Support vector machines (primal formulation)

• hinge loss $\ell_\text{hinge}(z) = \max{0,1-z}$

For linear model $(\boldsymbol{w}, b)$ hinge loss is:

\[\min_{\boldsymbol{w},b} \left(\sum_n \max\{0,1 -y_n(\boldsymbol{w}^T \phi(\boldsymbol{x}_n)+b)\} + \frac{\lambda}{2}\|\boldsymbol{w}\|^2_2 \right)\]

• recall $y_n ∈ {−1, +1}$
• a nonlinear mapping $\phi$ is applied
• the bias/intercept term $b$ is used explicitly (think about why after this lecture)

Geometric motivation: separable case

When data is linearly separable, there are infinitely many hyperplanes with zero training error.

Intuition: The further away from data points the better.

Distance to hyperplane

what is the distance from a point $\boldsymbol{x}$ to a hyperplane ${\boldsymbol{x:w^Tx}+b=0}$ ?

Consider move data point to the plane. after move the point would be $\boldsymbol{x}-l\frac{\boldsymbol{w}}{|\boldsymbol{w}|_2}$ then the new point should in the plane.

\[0=\boldsymbol{w}^T(\boldsymbol{x}-l\frac{\boldsymbol{w}}{\|\boldsymbol{w}\|_2}) +b = \boldsymbol{w^Tx}-l\|\boldsymbol{w}\| +b\]

and $l = \frac{\boldsymbol{w^tx}+b}{|\boldsymbol{w}|_2}$

Therefore the distance is

\[\frac{|\boldsymbol{w^tx}+b|}{\|\boldsymbol{w}\|_2}\]

for a hyperplane that correctly classifies $(\boldsymbol{x}, y)$, the distance becomes

\[\frac{y(\boldsymbol{w^tx}+b)}{\|\boldsymbol{w}\|_2}\]

Maximizing margin

Margin: the smallest distance from all training points to the hyperplane

\[\text{MARGIN OF} (\boldsymbol{w}, b) = \min_n\frac{y_n(\boldsymbol{w^T\phi(x_n)}+b)}{\|\boldsymbol{w}\|_2}\]

Rescaling

since $\boldsymbol{w^T\phi(x_n)}+b = C\boldsymbol{w^T\phi(x_n)}+Cb = 0$

since recalling the data point does not change the hyperplane at all, thus to simplify the calculation, scale $(\boldsymbol{w}, b)$ s.t. $\min_ny_n(\boldsymbol{w^T\phi(x_n)}+b)=1$

then the margin become:

\[\text{MARGIN OF} (\boldsymbol{w}, b) = \min_n\frac{y_n(\boldsymbol{w^T\phi(x_n)}+b)}{\|\boldsymbol{w}\|_2}\\ =\frac{1}{\|\boldsymbol{w}\|_2}\]
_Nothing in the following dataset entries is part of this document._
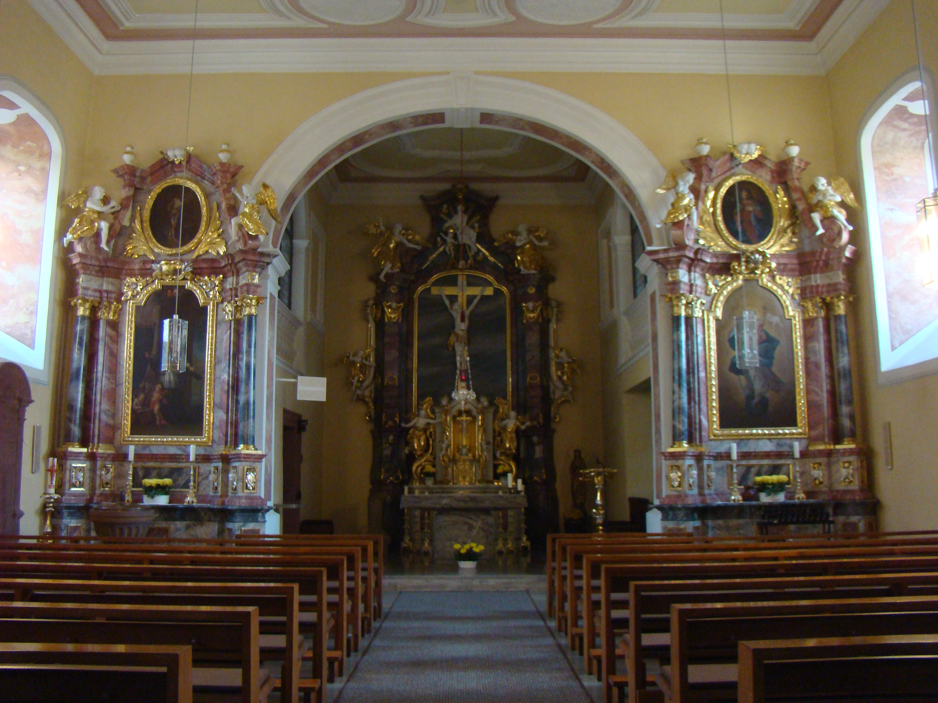 Boxberg (Baden), St. Aquilinus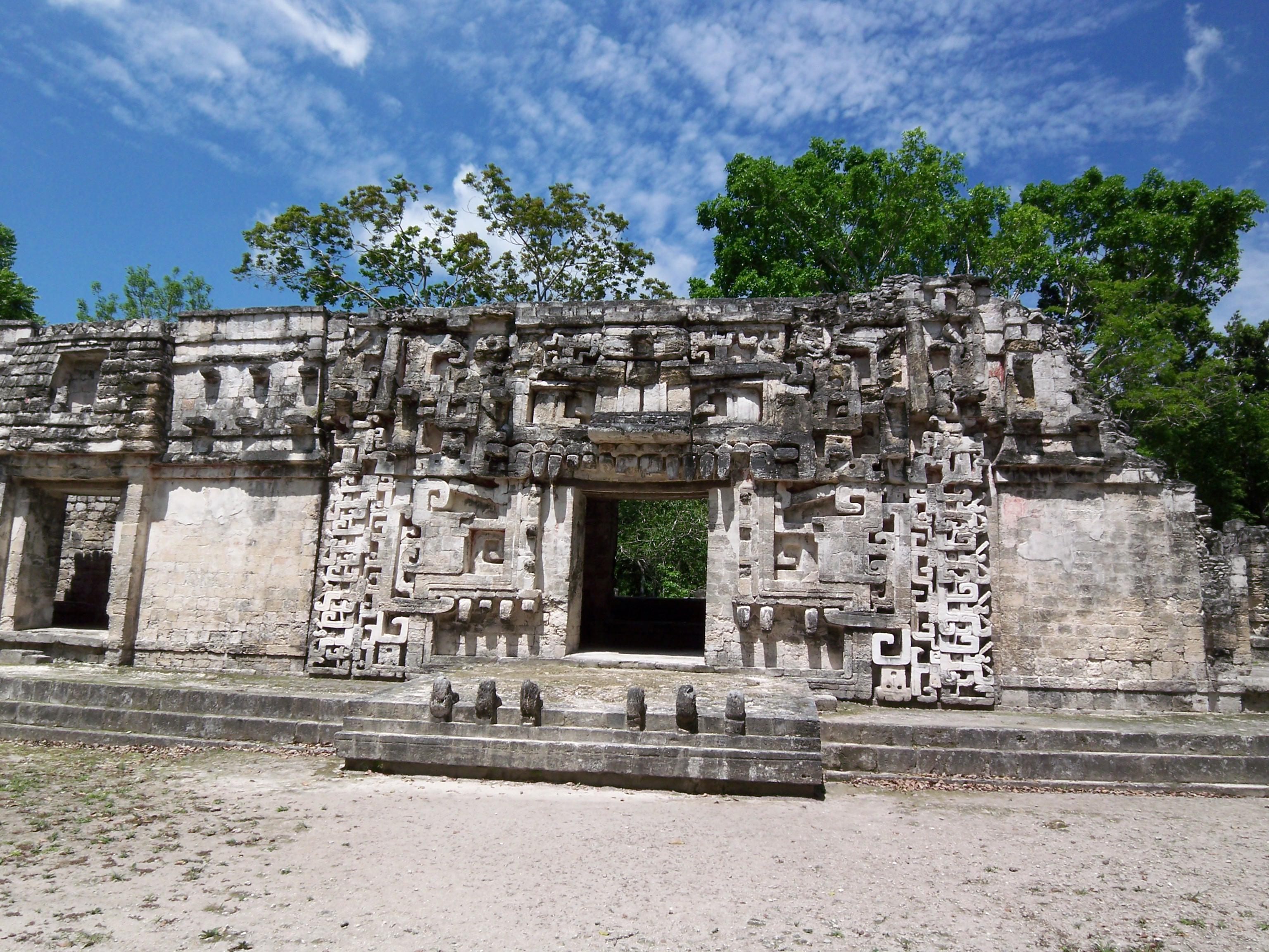 Chicanná Schlangenmaultür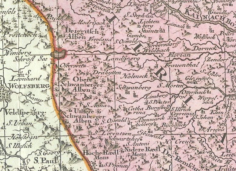 Der Schröfl See als große Wasserfläche auf der Koralm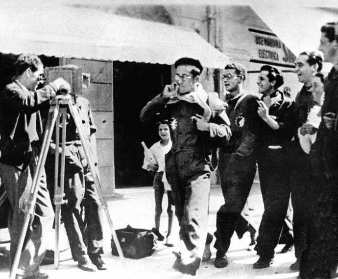 Gonzalo Menéndez Pidal (a la izquierda de la imagen) graba a Federico García Lorca y otros miembros de La Barraca (con el uniforme de la compañía, mono azul con la insignia diseñada por Benjamín Palencia) en la Calle Capitán Galán (hoy Calle Príncipe) de Vigo, en agosto de 1932.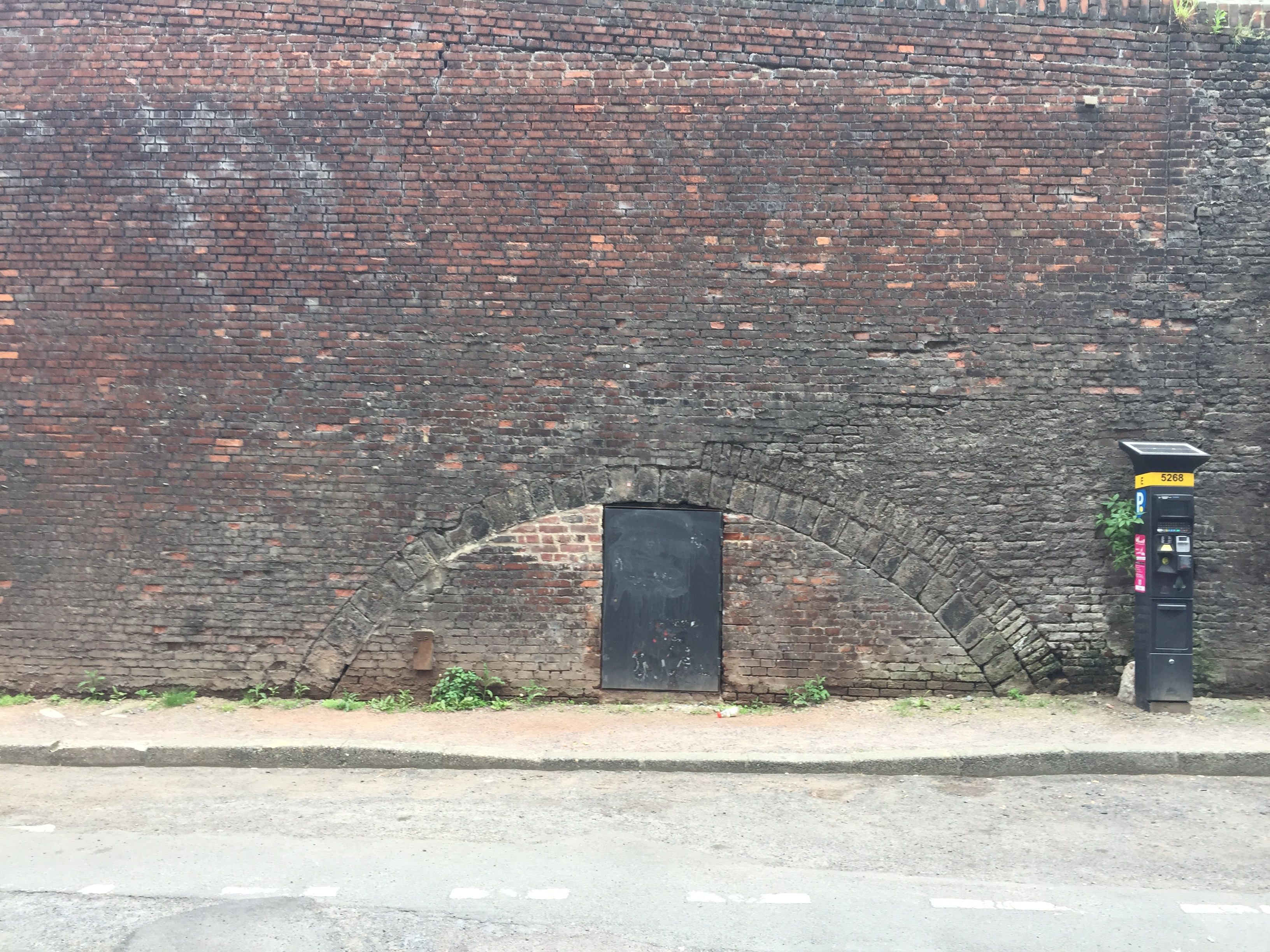 Ancienne voute du canal des Vieux Hommes dans la courtine de la porte de Roubaix.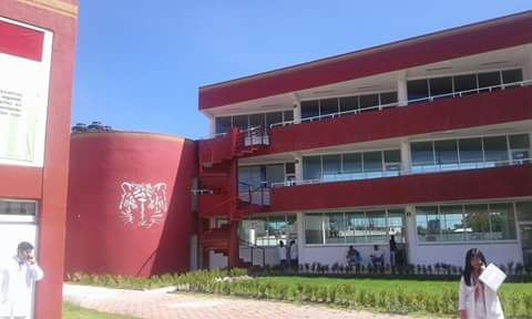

For a separable training set, we aim to solve

\[\max_{\boldsymbol{w},b} \frac{1}{\|\boldsymbol{w}\|_2} \quad \text{s.t. } \min_n y_n(\boldsymbol{w^T\phi(x_n)}+b)=1\]

is equivalent to

\[\min_{\boldsymbol{w},b} \frac{1}{2}\|\boldsymbol{w}\|^2_2\\ \text{s.t. } y_n(\boldsymbol{w^T\phi(x_n)}+b)\geq 1, \forall n\]

SVM is thus also called max-margin classifier. The constraints above are called hard-margin constraints.

General non-separable case

If data is not linearly separable, the previous constraint $y_n(\boldsymbol{w^T\phi(x_n)}+b)\geq 1, \forall n$ is obviously not feasible.

To deal with this issue, we relax them to soft-margin constraints:

\[y_n(\boldsymbol{w^T\phi(x_n)}+b)\geq 1 - \xi_n, \forall n\]

where we introduce slack variables $\xi_n ≥ 0$.

SVM Primal formulation

$\xi_n$ should be as small as possible. The objective becomes

\[\min_{\boldsymbol{w}, b, \{\xi_n\}} \frac{1}{2} \|\boldsymbol{w}\|^2_2 +C\sum_n \xi_n \\ \text{s.t. } y_n(\boldsymbol{w^T\phi(x_n)}+b)\geq 1-\xi_n, \qquad \forall n \\ \xi_n \le 0, \qquad \forall n\]

Where $C$ is a hyperparameter to balance the two goals. because $\xi_n$ is minimized thus

\[y_n(\boldsymbol{w^T\phi(x_n)}+b)\geq 1-\xi_n, \qquad \forall n \\ \xi_n \le 0, \qquad \forall n\]

is equivalent to

\[\max\{0, 1-y_n(\boldsymbol{w^T\phi(x_n)}+b)\} = \xi_n \qquad\forall n\]

Take condition into the formula

\[\min_{\boldsymbol{w}, b}C\sum_n \max\{0, 1-y_n(\boldsymbol{w^T\phi(x_n)}+b)\} + \frac{1}{2}\|\boldsymbol{w}\|^2_2 \\ \min_{\boldsymbol{w}, b}\sum_n \max\{0, 1-y_n(\boldsymbol{w^T\phi(x_n)}+b)\} + \frac{\lambda}{2}\|\boldsymbol{w}\|^2_2\]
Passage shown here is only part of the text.